The loss of fine motor skills represents a major handicap and an important target for technologies that attempt to increase neuronal restoration and repair. Application of laboratory research technologies on animal models phenotypes imitate human pathophysiologic features, could improve both motor and non-motor symptoms, especially in clinical studies of neurodegenerative diseases (NDDs). Therefore, appropriate behavioral assessments are extremely crucial for the correct understanding of NDDs mechanisms and accurately evaluate the efficacy and safety of novel medical therapies (Asakawa et al., 2016b). These methods can also help to monitor the responses to therapeutic methodologies that enhance associated NP mechanisms (Asakawa et al., 2016a). Ideally, computerized technologies could result in safe, objective, and real-time assessment of biomechanical parameters (Asakawa et al., 2019). Therefore, translational biometric approaches need to be implemented to monitor the recovery of preclinical motor performance in the context of NDDs. Such studies can be applied not only to verify the reliability of motor tests in the assessment of NDDs severity, but also as a key tool to guide the efficacy of medical and surgical treatments (Kobayashi et al., 2020). Nonetheless, the development of the novel behavioral assessments for human patients following the principles of objectification, multi-purpose, and simplification (OMS) is an ongoing challenge for neurologists and neurosurgeons (Asakawa et al., 2019).
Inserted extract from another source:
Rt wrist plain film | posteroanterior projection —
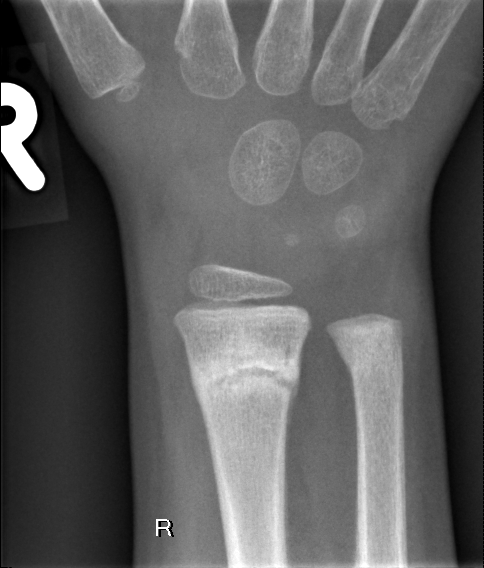 AO code: 23r-M/3.1; 23u-M/2.1
Bone fracture: 2 @ 183,336,305,408
  339,341,407,389

The translation of NP strategies to harvest a medical therapeutic potential still represents a major challenge to the neuro-repair and rehabilitation fields (Asakawa et al., 2017). The constant development and evolution across different bioengineering, neurobiological, and medical disciplines are part of the ongoing efforts aimed to solve the fundamental questions and technical difficulties in this scientific arena. Nonetheless, the scarce integration of such research areas is one of many reasons for delays in the generation of therapeutic results. Ultimately, the assembly of multidisciplinary teams using scientific approaches with clear therapeutical objectives, could be the most promising strategy to offer realistic healing alternatives for a growing worldwide population of patients with brain injuries.


The guest-editors want to acknowledge all the authors and research groups who submitted their work. This research topic would not have been possible without their important contributions. A special thanks goes to Judy Bai for her insights and constant strategic support during the development of this topic.

Conflict of Interest

The authors have no conflicts of interest to declare.